Across the entire lineup, the practical factor is HLB—hydrophilic-lipophilic balance. Not every supplier talks openly about targeting HLB values, but process and finished goods performance comes down to tuning this property. By managing the ethylene oxide content or custom blending different polysorbates, we help formulators dial in the exact degree of water/oil compatibility for delicate creams, stable microemulsions, or complex actives.
Our operation doesn’t finish at bulk synthesis. Filtration, drying, blending, and final filling take as much skill as the initial chemistry steps. We log small issues others might miss—tiny pH fluctuations, unusual colors, minor shifts in melting point readings. These signal underlying changes, whether from raw material variability or plant environment, long before a product reaches market.
A decade ago, buyers might have accepted inconsistencies or off-spec color. Today, continuous improvement and customer pressure leave little room for error. Our team constantly reviews analytical feedback, verifies incoming and outgoing material, and maintains regular training on food safety and GMP protocols. The result is not just regulatory compliance, but an embedded culture of accountability—one we share with every buyer in pharmaceuticals, food, or specialty chemistry.
Food and beverage applications face new consumer expectations: fewer synthetic ingredients, longer shelf life, and clearer labeling. Our response starts not in the boardroom, but among operators, QC staff, and logistics crew adjusting supply chains. We switch between different fatty acid feedstocks to match market requirements, sometimes retooling purification steps thanks to feedback from global supply partners.
Pharmaceutical grade polysorbates draw the tightest scrutiny. We meet modern pharmacopoeias and supply chain audits by investing in dedicated cleaning systems, high-precision chromatography, and real-time electronic batch records. If a batch fails a test—peroxide, acidity, or residual solvents—we hold that lot and retrace every process step until we find the root cause.
Personal care innovators demand flexibility: sometimes we modify ingredient lists, exclude common allergens, or blend unique grades that didn’t exist a decade ago. By coupling technical innovation with real-time plant data, we keep pace with formulators’ evolving wish lists.
In our corner of the chemical industry, the difference between success and failure comes down to consistent, hands-on manufacturing. Customers rely on us—not spreadsheets or sales pitches—to deliver polysorbates that hold up batch after batch. Our teams talk with application scientists and troubleshoot problems, sometimes in real-time, across time zones and languages.

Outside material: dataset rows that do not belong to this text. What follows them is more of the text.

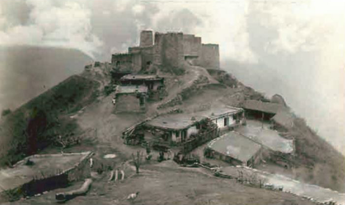 Ингушское горное селение Духаргишт. Конец XIX в.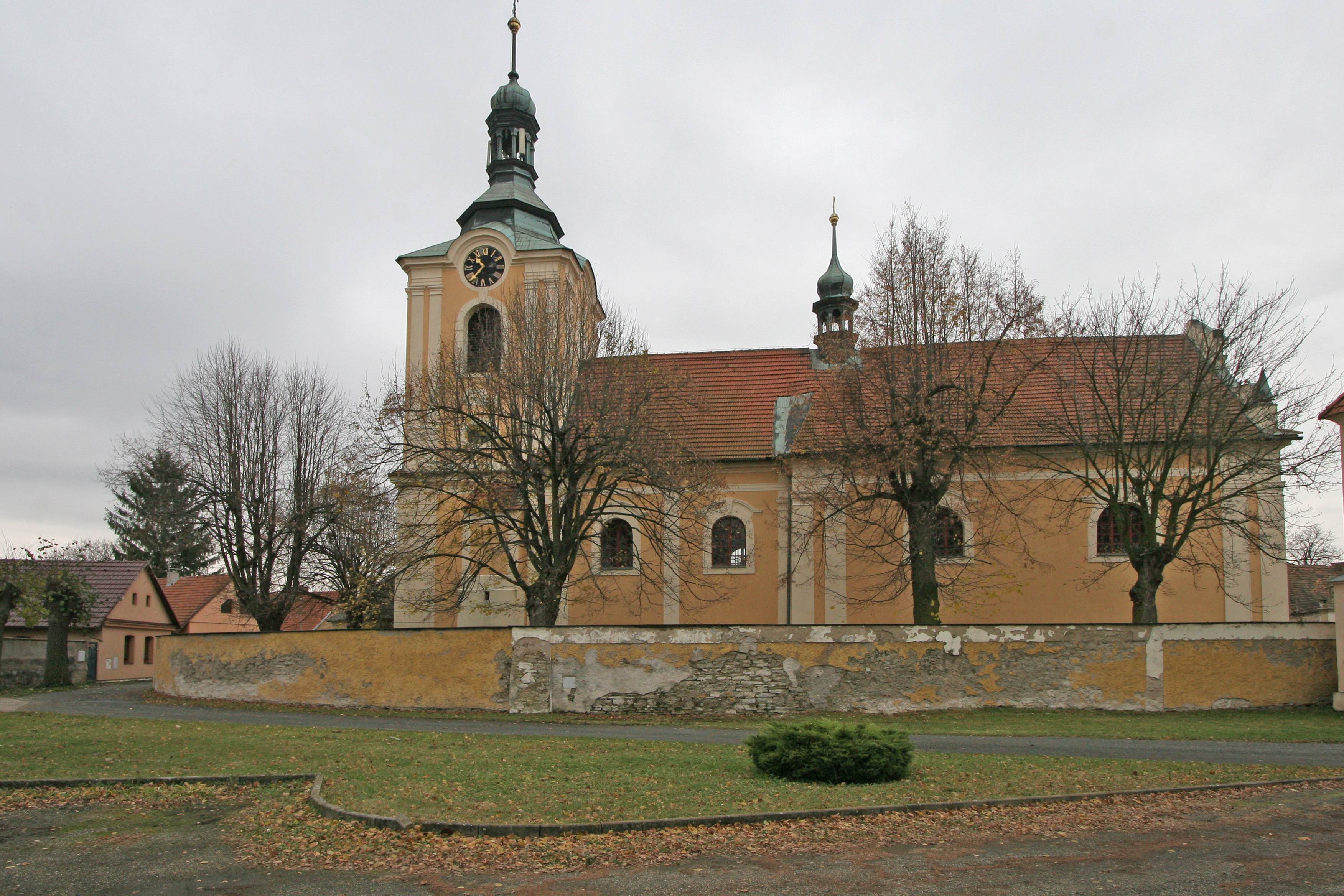 Kostel sv. Václava (Chotusice), Chotusice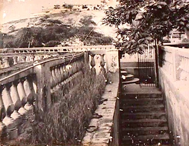 Foto histórica del Castillo de Santa María de la Cabeza de antes del terremoto de Cumaná de 1928, fotografiada en el castillo de San Antonio de Cumaná, estado Sucre - Venezuela (1998)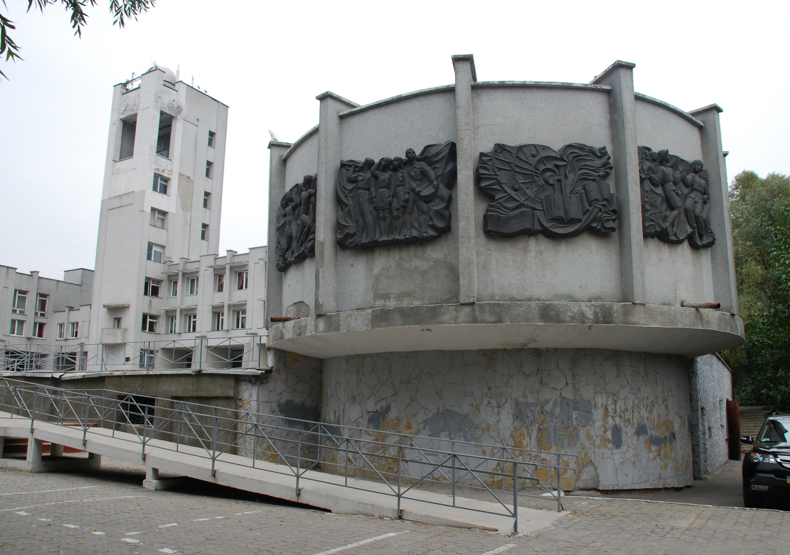 Здание панорамы "Освобождение Проскурова" (на переднем плане). г. Хмельницкий (Украина), ул Свободы, 2/1

No distributor or reseller can replicate the direct connection to process, equipment, and actual chemistry. From fatty acid source to ethoxylation reactor, each decision shapes the ingredient landscape for the world’s foods, medicines, and cosmetics. Any challenge—be it new regulatory limits, novel application environments, or shifting consumer expectations—triggers new process reviews, ingredient screenings, or purification upgrades.

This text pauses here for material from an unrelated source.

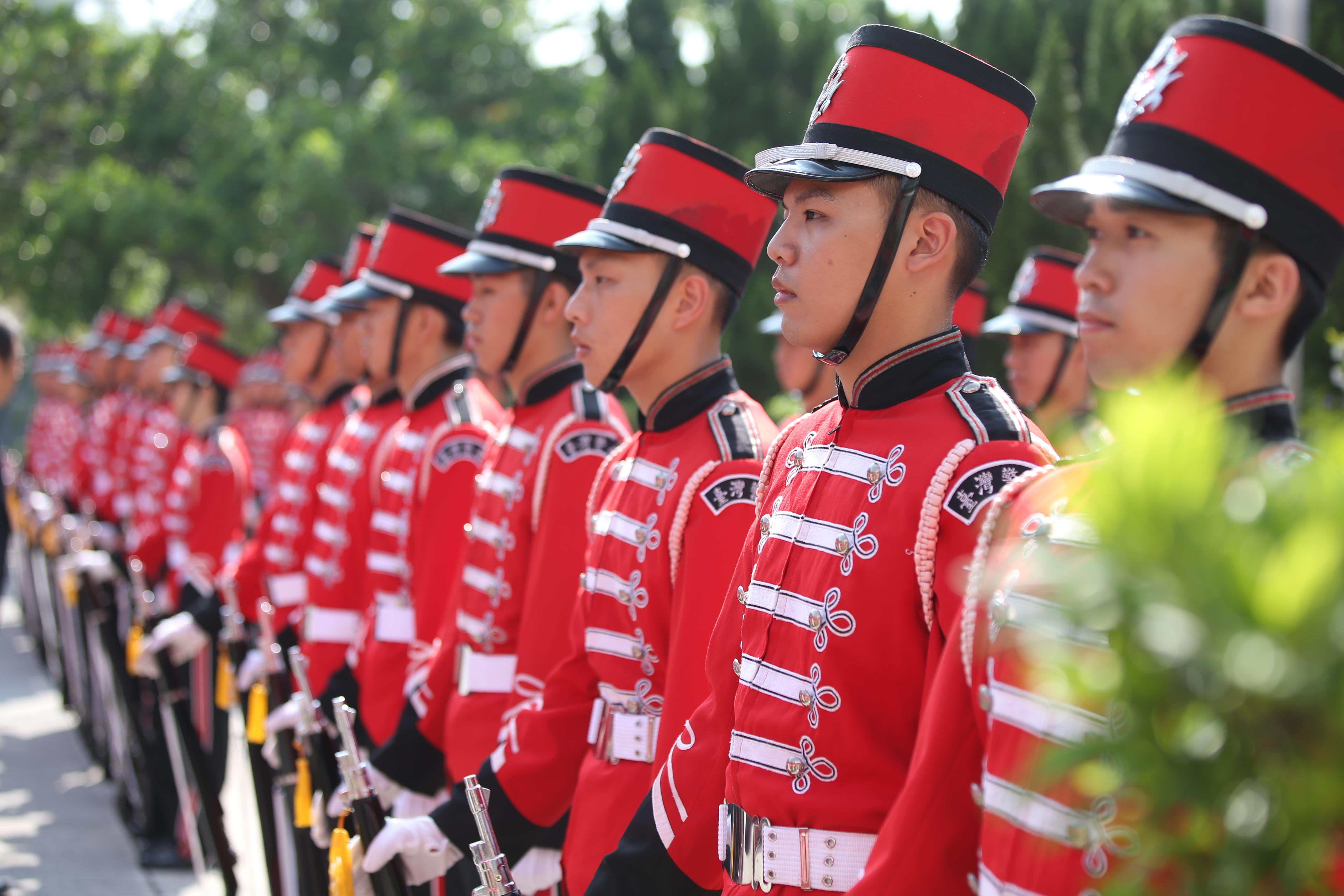 臺灣警察專科學校慶祝71週年校慶大會，臺灣警察專科學校儀隊。

Every tank, every blend, every test echoes decades of accumulated know-how, not just in manuals, but in hands-on problem solving. In this field, product quality means safety, taste, shelf life, and, sometimes, the health of real patients. Polysorbates may be niche to some, but they anchor global supply chains and shape product performance.
Direct manufacturing experience reveals no “one size fits all” for polysorbates. End-use determines model selection and grade; practical performance data beats mere theoretical recommendations every time. Our priority: translating technical insight into reliable, safe, and effective products, crafted from the production floor up.